な・な・なんと、俺のぺらぺらメモ帳に書いてくれているぅぅ〜。

 誰のサインペンだか分からないけど、うれしいぞ、うれしすぎる。それも”グチャグチャグチャ”っとわけのわからんサインではなくて、懇切丁寧にゆっくりゆっくりと、書いていくれている。ザナルディー、いやザナルディー様、いやアレックス・ザナルディー大明神、アレクサンドロ大王、これからあなた様の一挙手一投足すべてに関心を持たせていただきます。ありがとうございました。

あ・り・が・と・うーーーーーーーーーーーーーー!

と、俺は我を忘れて有頂天になっていたのであった。だってサインなんてもらったの初めてなんだもん。
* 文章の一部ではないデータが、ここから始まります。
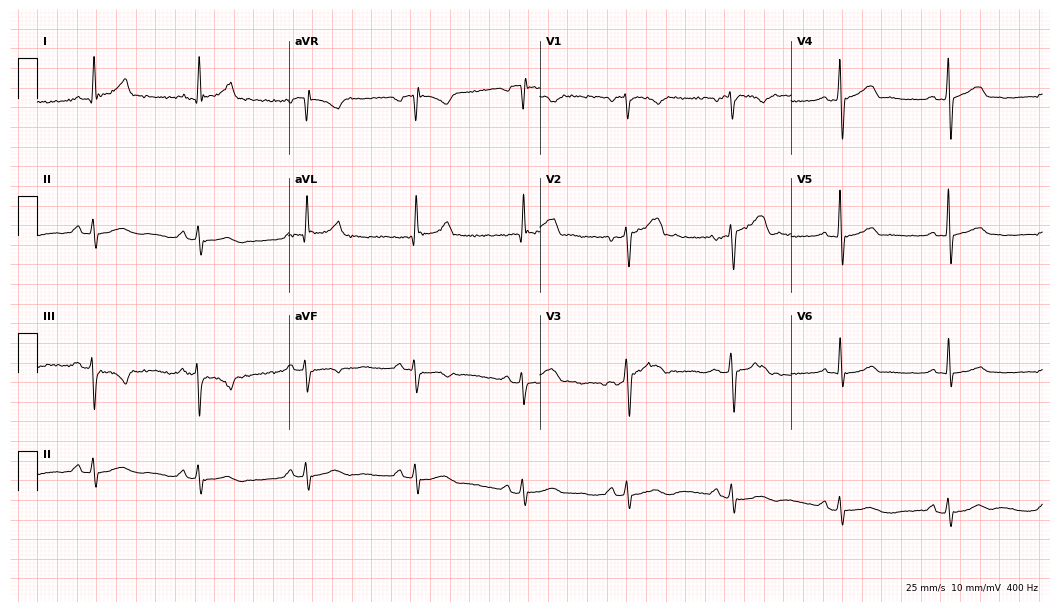
12-lead ECG from a male patient, 44 years old (10.2-second recording at 400 Hz). Recorded interpretation: within normal limits.
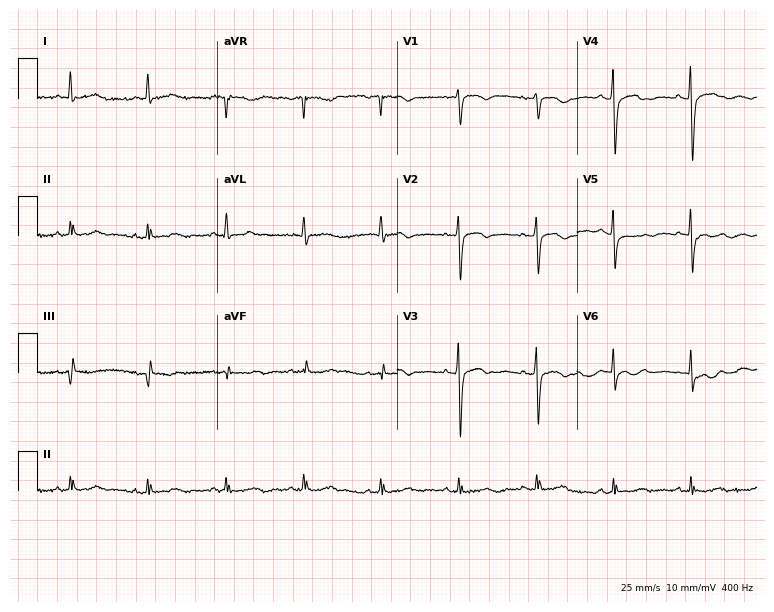
12-lead ECG from a woman, 80 years old (7.3-second recording at 400 Hz). No first-degree AV block, right bundle branch block, left bundle branch block, sinus bradycardia, atrial fibrillation or sinus tachycardia recorded for this tracing. Findings outside these six are not listed.
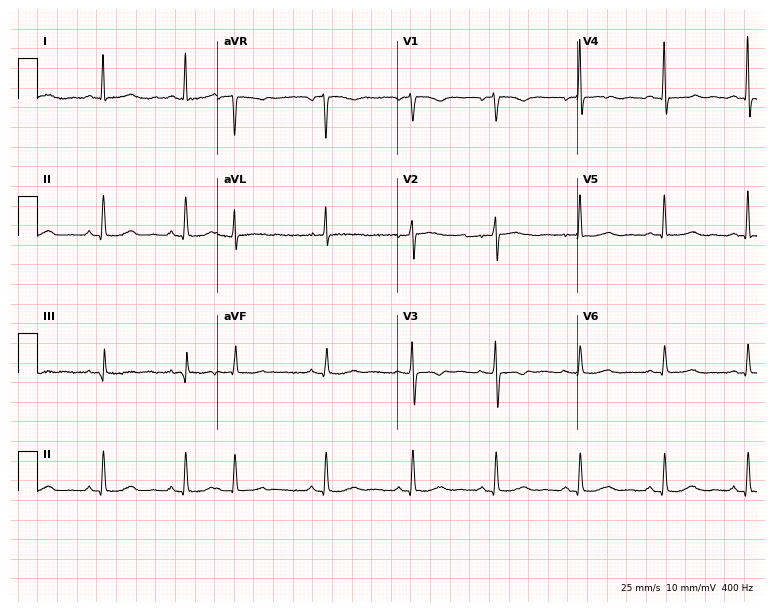
Resting 12-lead electrocardiogram. Patient: a woman, 66 years old. None of these six findings is recorded: first-degree AV block, right bundle branch block, left bundle branch block, sinus bradycardia, atrial fibrillation, sinus tachycardia.
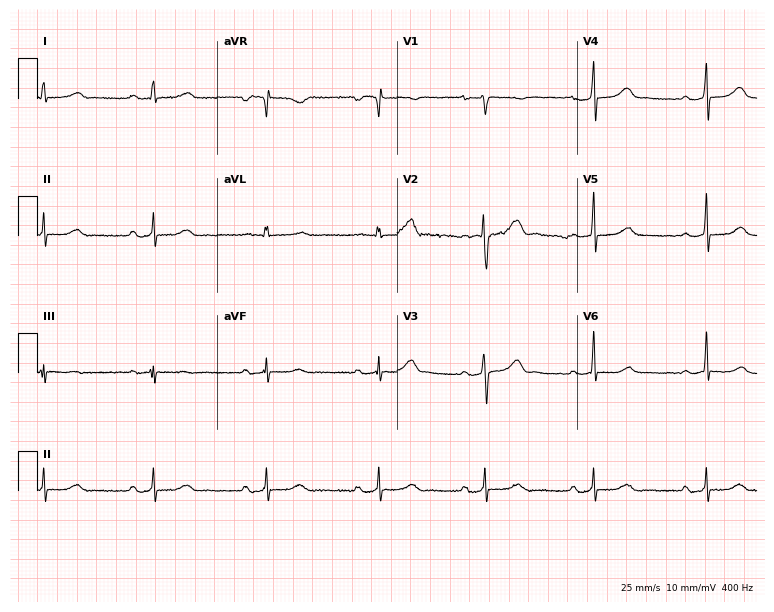
Standard 12-lead ECG recorded from a 25-year-old female. None of these six findings is recorded: first-degree AV block, right bundle branch block (RBBB), left bundle branch block (LBBB), sinus bradycardia, atrial fibrillation (AF), sinus tachycardia. Only these six findings were labelled.
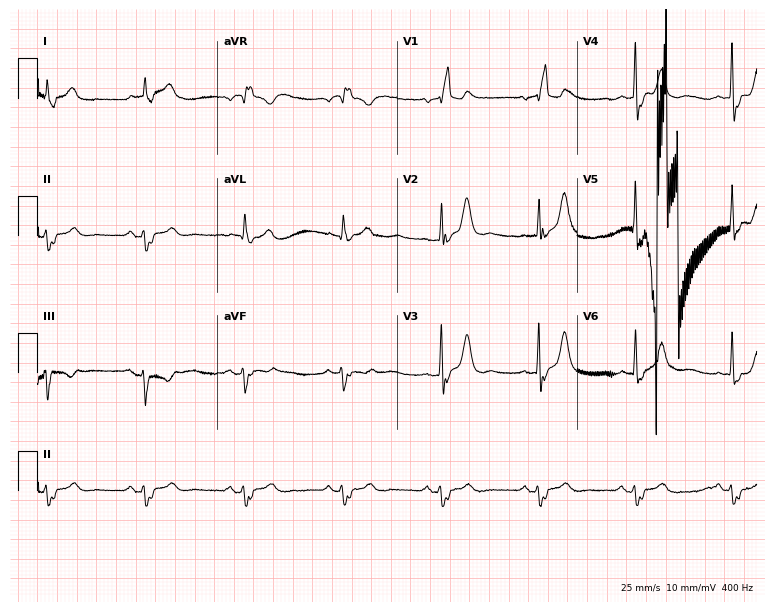
12-lead ECG from a female patient, 77 years old. Findings include right bundle branch block (RBBB).

 そんなこんなしているうちに、M事業部長・藤沢さんとはぐれてしまった。子供が我を忘れて遊んでいて、気がついたときには親とはぐれているようだなぁ。そして俺は再びゲートに並ぶ大行列の最後尾に並んだのであった。一人でちょっと不安でもあったが、「どうせここは日本だ。マクラーレンのパドックくらい一人で探せるぜ」と、やけに気が大きくなっているのであった。

 パドックやピットへの入口は、このごろは厳重なゲートシステムになっているらしい。実際はじめて入ったわけであるが、まず受付でびっくり。手首に絶対はずせないようなリストバンドをされる。されると言っても「あなたはVIPですよ。」と言われているようで、ちょっとうれしいんだけど。

これがVIPリストバンドだ



 また、ゲートはVIPの証であるパドックパスにてクリアする。これはパッドクパス自体がICカードになっていて、センサーにかざすだけでゲートオープンする仕組みだ。う〜ん、インテリジェンス。

 やっとの事で受付を済ませたら、M事業部長と藤沢さんが待っていた。すまんですたい、待っててくれたのね、ウフ。そして一緒に一番奥のマクラーレンのパドックに行く。しかし、このテントが乱立しているパドック・テント村はやけにきれいだ。F1のパドックはいわば社交場だからねぇ。


こんなかぶりものにも出会った。ハッキネンとフィレンツェンのようだ。